平日よりも週末の方が着用率が低いと思われる理由は、主に2点考えられます。

 一つめとして、平日は母子で車で外出の際、運転を邪魔されないためにも着用するが、週末、お父さんが運転する際には、甘えが出たり、夫婦で認識のズレがあって…という理由です。

  二つめは、祖父母や親戚、友人と一緒に乗車、というケースが増え、一台で移動するにはチャイルドシートを外さないと乗れない、もしくは祖父母が抱っこをしたがるから、といったことがあげられます。

 着用率もさることながら、チャイルドシートを正しく使用していない例が多くみられます。

 最初に「非常に危険な例」、次に「よくある光景の例」を取り上げ、望ましい乗せ方について申しげたいと思います。

  


  


(1) 非常に危険な例
a.運転席の父の運転する膝の上に、2〜3歳の男の子が乗っていて、2人でハンドルを握りながら運転。

b.母が運転、赤ちゃんをおんぶひもでおぶったまま。

c.子どもがサンルーフから頭を出す。

d.ワゴン車の後部荷台で2〜3人の子どもがはしゃいでいる。

e.ワンボックスカーで自由自在に移動。    

以上、チャイルドシート不使用 

(2) よくある光景の例 
a.大人5人乗りの車に大人2人+子供4人などの乗車。

b.子どもを助手席に乗せる。
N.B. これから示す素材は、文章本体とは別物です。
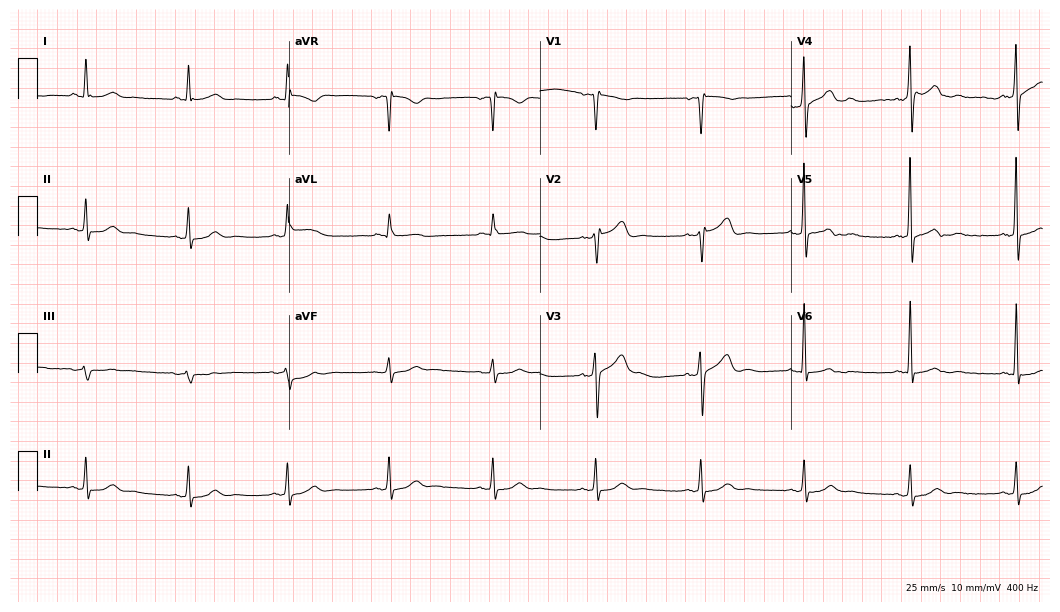
12-lead ECG from a male, 49 years old. Labelled as a normal ECG.

シートベルトもせずに乗車〜大人のシートベルトをする〜チャイルドシートの状態で、までさまざま。

c.子どもを後部座席に乗せてはいるが、チャイルドシートはなし。 

d.父が運転、母子は後ろに乗る。子どもがチャイルドシートに乗っていれば合格だが、チャイルドシートの横で母に抱っこの光景。 
 

(3) 正しい乗せ方とは?
1. チャイルドシートは子どもの指定席
  (1)、(2)-a、cではまず、チャイルドシートに子どもを乗せるという原則を大人がもれなく実行することです。

 今まで着用していなかったならば、親も反省の言葉を子どもに伝えつつ、「あなた(子ども)の安全のために必要だから」と理由を子どもに説明しましょう。納得いかない場合には、「○○ちゃんが チャイルドシートに乗らないとエンジンがかからない。お出かけしない。」とやや強く言ってみます。さもなければ、子どもをシートベルトもしくはチャイルドシートに乗せずに後部座席に座らせ、安全な場所10km/h以下の速度から不意にブレーキを踏んで、体が前にのめる体験をさせると子どもなりに受け止めてくれると思います。

「おまわりさんに叱られるから」「法律で決められたから」では子どもにわかってもらいにくいです。

(2)-cでは、子どもは前席の父母と話をするうちについ、運転席と助手席の間の空間に身を乗り出してきます。この状態で事故に遭うと子どもは外に放り出される可能性もありますので大変危険です。 

2.正しく使ってこそ安全
 チャイルドシートはシートベルトで固定し、チャイルドシート内の肩ベルトで子どもの体を留めてはじめて安全を守ることができるもの。
  (1)-fのような使用法ではカープやブレーキの際、揺らいだり、チャイルドシートの重さが子供の背中に加わって前に倒れるので、かえって危険です。取扱説明書を見ながら正しく装着し、子どもを乗せましょう。

3.子どもの数だけチャイルドシート 
  (2)-aも来年4月1日からは6歳未満の子どもならば使用義務の対象になります。人数分のチャイルドシートがない場合は、お互いの安全のため、乗せるのを断る勇気を持ちましょう。大人のシートベルトを子どもの首に当たらないようにする“シートベルトパッド”で代用は減点の対象に。

  チャイルドシートを せず、2人以上の子どもを後部座席に乗せると、ウィンドーボタン、ロックボタンをいたずらしがちです。チャイルドシートに乗せ、チャイルドロックのある車なら、かけてしまうのが賢明です。

4.助手席は特等席? 
  (2)-bは本当に多い例。後部座席に比べ、助手席は視野もシートも広いため、子どもは乗りたがります。
  しかし、万一、衝突の際、フロントガラスを突き破って放り出される可能性を考えれば大変危険です。ボタン類、レバーにも手が届きやすい点も運転者にとって危険です。助手席は大人の席と徹底させるた め、お父さんが運転の際、お母さんは助手席に乗るべきです。

  1人目のとき(2)-d、下の子が生まれると上の子が助手席、後部座席に母と赤ちゃん(下の子)というケースもよく見うけられます。ぐずると困る、様子がわからない、かわいそうだからと後部座席に座るお母さんの多くは言いますが、乗車前に空腹、おむつ、暑さ等赤ちゃんのぐずりの原因を減らすことやフロントミラーや日除けら挟んで後部座席の様子がわかるミラーを利用すれば、お母さんが助手席でも大抵大丈夫です。

  あとは子供とチャイルドシートを信頼し、こまめに休憩をとることで対応していただきたいと思います。
 
 

以上、一番重要なのは子どもは後部座席に正しく装着されたチャイルドシートに必ず乗せることです。

  近場の外出でチャイルドシートを使わないケースが報告されますが、あくまで大人の都合。面倒でも車に乗る時は100%チャイルドシートを使うよう心がければ子どももそれが習慣として身についていきます。

 「子どもが嫌がるから」の原因を作っているのは、チャイルドシートを常に使わない大人の態度なのです。今からでも正しい習慣をつけていきましょう。子どもを交通事故から守るのは親なのですから。